Building a simple marketing website? Probably don’t waste your time - an LLM will probably be faster.
Designing a new SLAM algorithm? Probably LLMs will spin around in circles helplessly. That being said, that was my experience several years ago… maybe state of the art has changed in the computer vision space.
I've been impressed by how this isn't quite true. A lot of my coding life is spent in the popular languages, which the LLMs obviously excel at.
But a random dates-to-the-80s robotics language (Karel)? I unfortunately have to use it sometimes, and Claude ingested a 100s of pages long PDF manual for the language and now it's better at it than I am. It doesn't even have a compiler to test against, and still it rarely makes mistakes.
I think the trick with a lot of these LLMs is just figuring out the best techniques for using them. Fortunately a lot of people are working all the time to figure this out.
Even if your architectural idea is completely unique... a never before seen magnum opus, the building blocks are still legos.
I’d say it’s true, but the LLMs and humans don’t have the exact same definition of what “obscure” is.
Karel is almost a subset of Pascal with some keyword swaps. And there’s a LOT of Pascal (and similar languages) around.
From the PoV of a statistical based tool like an LLM, Karel is just another flavor of a very popular structure.
I was looking at trying to remember/figure out some obscure hardware communication protocol to figure out enumeration of a hardware bus on some servers. Feeding codex a few RFC URLs and other such information, plus telling it to search the internet resulted in extremely rapid progress vs. having to wade through 500 pages of technical jargon and specification documents.
I'm sure if I was extending the spec to a 3.0 version in hardware or something it would not be useful, but for someone who just needs to understand the basics to get some quick tooling stood up it was close to magic.

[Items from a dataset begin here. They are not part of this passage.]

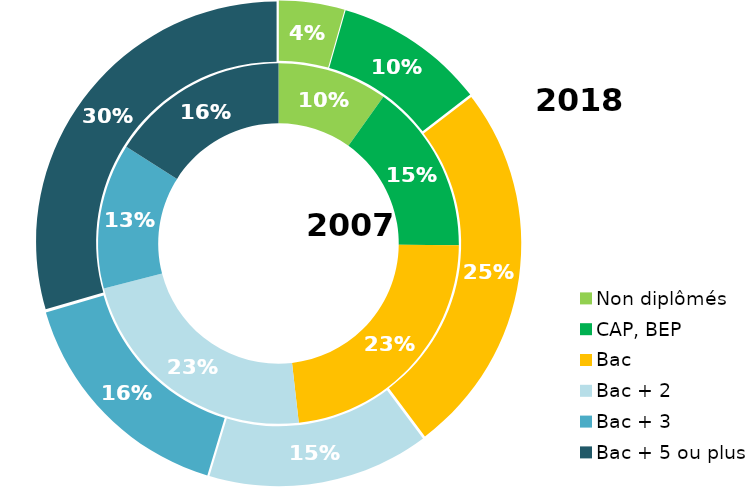
| Category | 2007 | 2018 |
|---|---|---|
| Non diplômés | 9.88 | 4.41 |
| CAP, BEP | 15.28 | 10.13 |
| Bac | 23.05 | 25.24 |
| Bac + 2 | 22.79 | 14.89 |
| Bac + 3 | 13.03 | 15.83 |
| Bac + 5 ou plus | 15.98 | 29.51 |
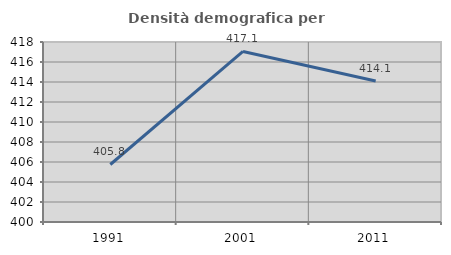
| Category | Densità demografica |
|---|---|
| 1991.0 | 405.751 |
| 2001.0 | 417.056 |
| 2011.0 | 414.107 |
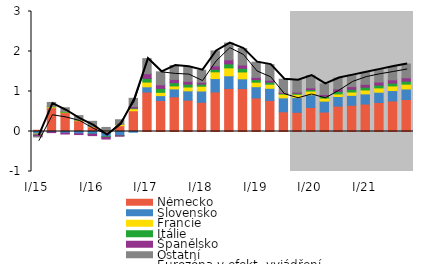
| Category | Německo | Slovensko | Francie | Itálie | Španělsko | Ostatní |
|---|---|---|---|---|---|---|
| I/15 | 0.031 | -0.064 | -0.016 | -0.007 | -0.042 | -0.005 |
| II | 0.595 | -0.015 | 0.022 | 0.007 | -0.013 | 0.103 |
| III | 0.472 | -0.042 | 0.009 | 0.017 | -0.021 | 0.096 |
| IV | 0.27 | -0.058 | 0.015 | 0.01 | -0.019 | 0.102 |
| I/16 | 0.117 | -0.067 | 0.007 | -0.002 | -0.034 | 0.131 |
| II | -0.038 | -0.091 | 0.007 | -0.016 | -0.044 | 0.095 |
| III | 0.144 | -0.101 | 0.031 | -0.005 | -0.011 | 0.118 |
| IV | 0.518 | -0.017 | 0.052 | 0.015 | 0.036 | 0.208 |
| I/17 | 0.987 | 0.131 | 0.118 | 0.09 | 0.118 | 0.379 |
| II | 0.774 | 0.123 | 0.082 | 0.1 | 0.089 | 0.324 |
| III | 0.867 | 0.198 | 0.074 | 0.083 | 0.081 | 0.348 |
| IV | 0.783 | 0.233 | 0.097 | 0.072 | 0.07 | 0.364 |
| I/18 | 0.729 | 0.284 | 0.12 | 0.052 | 0.046 | 0.302 |
| II | 0.99 | 0.334 | 0.168 | 0.062 | 0.084 | 0.375 |
| III | 1.076 | 0.317 | 0.199 | 0.1 | 0.101 | 0.418 |
| IV | 1.072 | 0.245 | 0.172 | 0.092 | 0.082 | 0.411 |
| I/19 | 0.839 | 0.28 | 0.113 | 0.065 | 0.055 | 0.38 |
| II | 0.777 | 0.303 | 0.103 | 0.051 | 0.049 | 0.39 |
| III | 0.493 | 0.347 | 0.094 | 0.018 | 0.02 | 0.334 |
| IV | 0.479 | 0.368 | 0.082 | 0.027 | 0.029 | 0.299 |
| I/20 | 0.602 | 0.318 | 0.091 | 0.037 | 0.043 | 0.309 |
| II | 0.486 | 0.274 | 0.075 | 0.045 | 0.044 | 0.267 |
| III | 0.635 | 0.24 | 0.065 | 0.062 | 0.062 | 0.274 |
| IV | 0.655 | 0.249 | 0.085 | 0.067 | 0.066 | 0.288 |
| I/21 | 0.687 | 0.254 | 0.098 | 0.068 | 0.071 | 0.303 |
| II | 0.724 | 0.258 | 0.108 | 0.069 | 0.076 | 0.318 |
| III | 0.764 | 0.26 | 0.116 | 0.071 | 0.081 | 0.332 |
| IV | 0.8 | 0.262 | 0.121 | 0.075 | 0.084 | 0.345 |

The question relevant for LLMs would be "how many high quality results would I get if I googled something related to this", and for DICOM the answer is "many". As long the that is the case LLMs will not have trouble answering questions about it either.
A very simple kind of query that in my experiences causes problems to many current LLMs is:
"Write {something obscure} in the Wolfram programming language."
I wasn't able to replicate in my own testing though. Do you know if it also fails for "mathematica" code? There's much more text online about that.
My experience concerning using "Mathematica" instead of "Wolfram" in AI tasks is similar.
This is actually where I would be most reluctant to use an LLM. Your website represents your product, and you probably don’t want to give it the scent of homogenized AI slop. People can tell.
If you decide on your own brand colors and wording, there’s very little left about the code that can’t be done instantly by an LLM (at least on a marketing website).